Work to be completed -
Show every line of the records below that contains the word "liver".

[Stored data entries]
○ ○ ○ ○ ○ ○ ○
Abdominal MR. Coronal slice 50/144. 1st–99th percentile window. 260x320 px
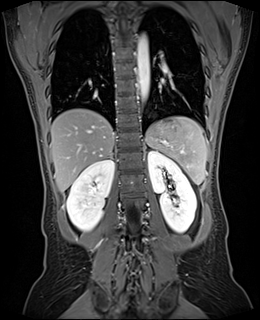

Boxes are (x1, y1, x2, y2) in pixels.
Organ bounding boxes:
- spleen: (146, 116, 207, 184)
- right kidney: (66, 159, 114, 231)
- left kidney: (148, 150, 196, 232)
- liver: (50, 108, 114, 192)
- stomach: (153, 121, 171, 129)
- aorta: (137, 34, 149, 102)
- right adrenal gland: (110, 152, 113, 158)
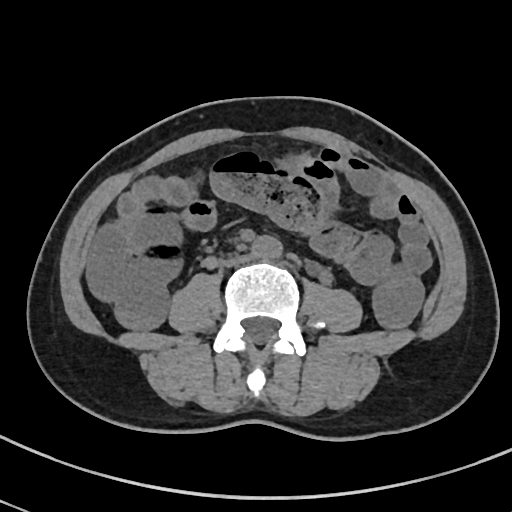

Abdominal CT. axial plane, index 108. abdomen soft-tissue window. acquired on SOMATOM Force. 15 organs annotated in this scan (counted over the whole 3D scan, not this slice; an organ is boxed only where this slice passes through it)
{"organs":{"aorta":[252,236,282,258],"inferior vena cava":[224,256,249,265]}}
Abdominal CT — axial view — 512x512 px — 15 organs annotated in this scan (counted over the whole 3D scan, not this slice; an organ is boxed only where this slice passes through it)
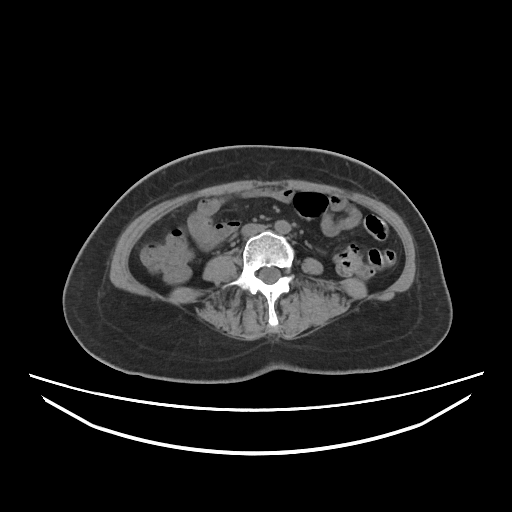
<organs><organ name="inferior vena cava" x1="241" y1="223" x2="266" y2="236"/><organ name="aorta" x1="274" y1="220" x2="290" y2="233"/></organs>
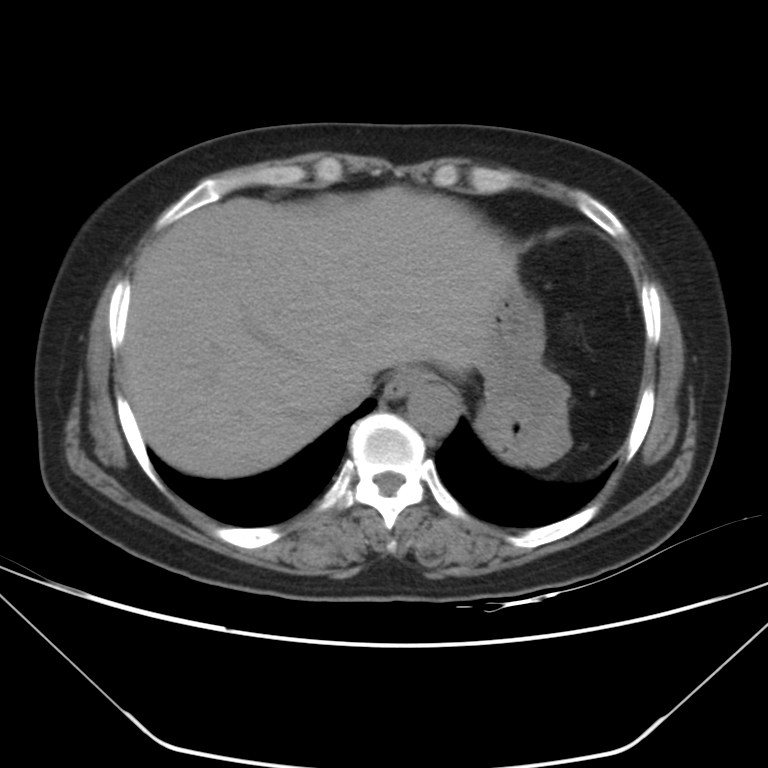
Computed tomography, abdomen. axial view. 40-year-old male patient. 15 organs annotated in this scan (counted over the whole 3D scan, not this slice; an organ is boxed only where this slice passes through it)
Boxes: x1:y1:x2:y2 in pixels.
inferior vena cava: 326:367:372:412
spleen: 567:444:568:445
esophagus: 385:367:430:399
liver: 123:186:515:478
stomach: 475:276:568:466
aorta: 406:382:458:435
○ ○ ○ ○ ○ ○ ○
Output below -
- liver: (50, 108, 114, 192)
liver: 123:186:515:478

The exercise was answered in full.